The processor 104 may be any processing unit, such as a central processing unit (CPU), which is suitable for executing one or more computer programs (or software or instructions or code). These computer programs may be stored in the storage 102. During operation of the system, the computer programs may be provided from the storage 102 to the processor 104 via the one or more buses 108 for execution. One or more of the stored computer programs, when executed by the processor 104, cause the processor 104 to carry out a method according to an embodiment of the invention, as discussed below (and accordingly configure the system 100 to be a system 100 according to an embodiment of the invention). The input/output (I/O) interface 106 provides interfaces to devices 110 for the input or output of data, or for both the input and output of data. The devices 110 may include user input interfaces, such as a keyboard 110a or mouse 110b as well as user output interfaces such as a display 110c. Other devices, such a touch screen monitor (not shown) may provide means for both inputting and outputting data. The input/output (I/O) interface 106 may additionally or alternatively enable the computer system 100 to communicate with other computer systems via one or more networks 112. It will be appreciated that there are many different types of I/O interface that may be used with computer system 100 and that, in some cases, computer system 100 may include more than one I/O interface. Furthermore, there are many different types of device 110 that may be used with computer system 100. The devices 110 that interface with the computer system 100 may vary considerably depending on the nature of the computer system 100 and may include devices not explicitly mentioned above, as would be apparent to the skilled person. For example, in some cases, computer system 100 may be a server without any connected user input/output devices. Such a server may receive data via a network 112, carry out processing according to the received data and provide the results of the processing via a network 112.

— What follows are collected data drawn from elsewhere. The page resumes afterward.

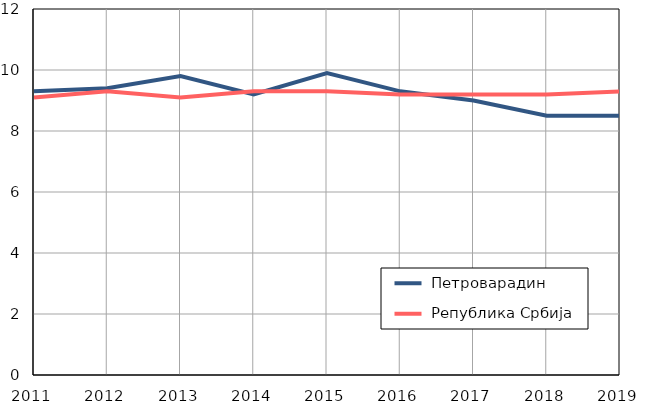
| Category |  Петроварадин |  Република Србија |
|---|---|---|
| 2011.0 | 9.3 | 9.1 |
| 2012.0 | 9.4 | 9.3 |
| 2013.0 | 9.8 | 9.1 |
| 2014.0 | 9.2 | 9.3 |
| 2015.0 | 9.9 | 9.3 |
| 2016.0 | 9.3 | 9.2 |
| 2017.0 | 9 | 9.2 |
| 2018.0 | 8.5 | 9.2 |
| 2019.0 | 8.5 | 9.3 |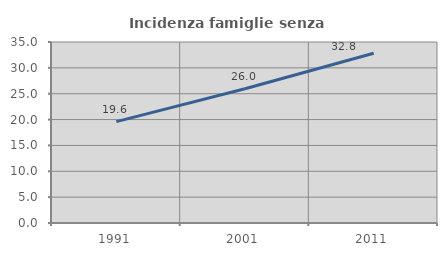
| Category | Incidenza famiglie senza nuclei |
|---|---|
| 1991.0 | 19.604 |
| 2001.0 | 25.958 |
| 2011.0 | 32.831 |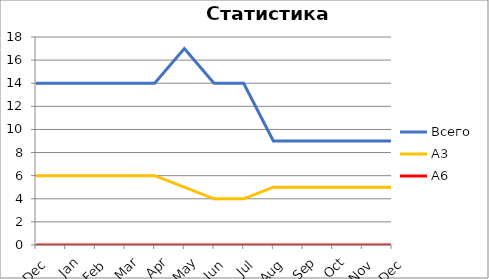
| Category | Всего | А3 | A6 |
|---|---|---|---|
| 0 | 14 | 6 | 0 |
| 1 | 14 | 6 | 0 |
| 2 | 14 | 6 | 0 |
| 3 | 14 | 6 | 0 |
| 4 | 14 | 6 | 0 |
| 5 | 17 | 5 | 0 |
| 6 | 14 | 4 | 0 |
| 7 | 14 | 4 | 0 |
| 8 | 9 | 5 | 0 |
| 9 | 9 | 5 | 0 |
| 10 | 9 | 5 | 0 |
| 11 | 9 | 5 | 0 |
| 12 | 9 | 5 | 0 |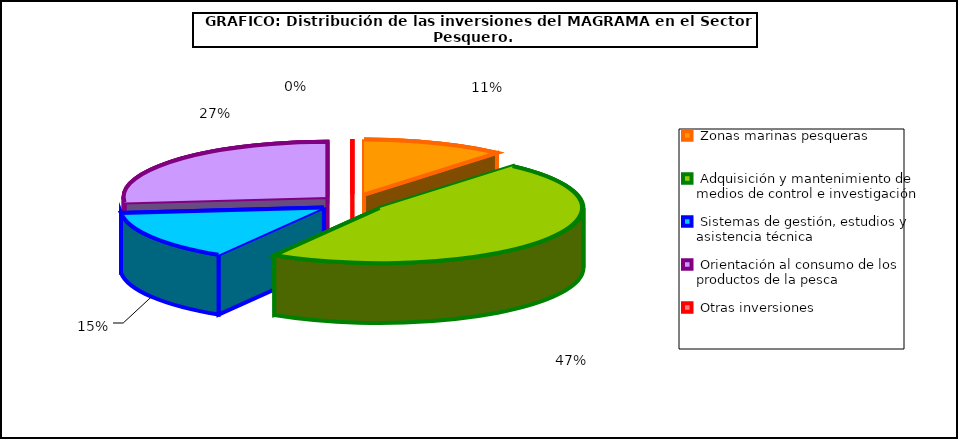
| Category | Series 0 |
|---|---|
|  Zonas marinas pesqueras | 2979.25 |
|  Adquisición y mantenimiento de medios de control e investigación  | 12480.01 |
|  Sistemas de gestión, estudios y asistencia técnica | 3897.51 |
|  Orientación al consumo de los productos de la pesca | 7004.42 |
|  Otras inversiones  | 0 |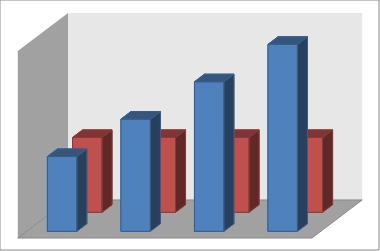
| Category | Series 1 | Series 2 |
|---|---|---|
| Point 1 | 10 | 10 |
| Point 2 | 15 | 10 |
| Point 3 | 20 | 10 |
| Point 4 | 25 | 10 |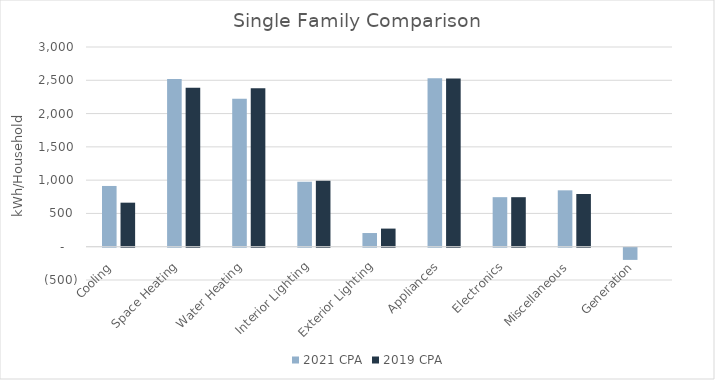
| Category | 2021 CPA | 2019 CPA |
|---|---|---|
|  Cooling  | 912.499 | 661.496 |
|  Space Heating  | 2518.624 | 2386.669 |
|  Water Heating  | 2223.464 | 2381.798 |
|  Interior Lighting  | 974.633 | 989.046 |
|  Exterior Lighting  | 205.575 | 272.192 |
|  Appliances  | 2530.397 | 2525.72 |
|  Electronics  | 744.16 | 743.924 |
|  Miscellaneous  | 846.96 | 792.267 |
|  Generation  | -183.088 | 0 |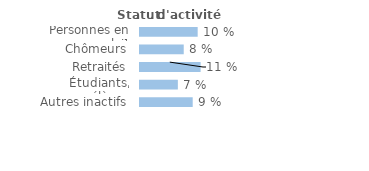
| Category | Series 0 |
|---|---|
| Personnes en emploi¹ | 0.103 |
| Chômeurs | 0.078 |
| Retraités | 0.108 |
| Étudiants, élèves | 0.068 |
| Autres inactifs  | 0.094 |

It will be appreciated that the architecture of the system 100 illustrated in figure 1 and described above is merely exemplary and that other computer systems 100 with different architectures (such as those having fewer components, additional components and/or alternative components to those shown in figure 1) may be used in embodiments of the invention. As examples, the computer system 100 could comprise one or more of: a personal computer; a laptop; a tablet; a mobile telephone (or smartphone); a television set (or set top box); a games console; an augmented/virtual reality headset; a server; or indeed any other computing device with sufficient computing resources to carry out a method according to embodiments of this invention.

Figure 2 is a diagrammatic illustration of an example environment 200 which may be monitored by embodiments of the invention to detect anomalous behaviour. The environment 200 is a domestic environment which may be occupied by one or more occupants. The environment 200 comprises a plurality of rooms 210, including a hallway 210(1 ), a living area 210(2), a bedroom 210(3) and a bathroom 210(4). The living area 210(2), bedroom 201 (3) and bathroom 210(4) are all connected to the hallway 210(1 ) by internal doors. Meanwhile an external door allows both entry to and exit from the environment via the hallway 210(1 ).

The environment 200 may contain any number (and type) of loT devices (not shown). As already discussed, such loT devices will typically include one or more sensors that will monitor a physical property (or properties) of the environment 200. These loT devices each provide one or more data feeds, such that there are a plurality of data feeds available for the environment from the various loT devices contained therein. The data feeds each provide a data series representing a physical property of the environment over time. That is to say at any given time, the data feeds provide data points representing a value of the physical property at that time (or at least the latest value of the physical property that has been measured), thereby allowing a sequence of values representing the physical property to be obtained spanning a particular period of time. In some cases, the values provided as a data series may be numerical, such as a value representing a temperature measurement. Of course, in other cases, any other type of data value forming a data series for a physical property of the environment may be used. In some other cases, the values provided as a data series may be Boolean, such as a value representing whether a contact sensor is open or closed. The values may be relatively directly obtained from the sensor contained in the loT device with no (or minimal) processing, such as in the case of the aforementioned example of the temperature and contact sensors. In other cases, an loT device may provide a data feed that is the result of more substantial processing of the raw data from one or more sensors. For example, a video feed may be analysed to determine whether a person is present in the field of view and a data feed providing a series of Boolean values indicating whether a person is present or not may be provided. Such processing may be carried out by the loT device itself or, alternatively, may be available from another data processing service carried out by another device (such as from a cloud server).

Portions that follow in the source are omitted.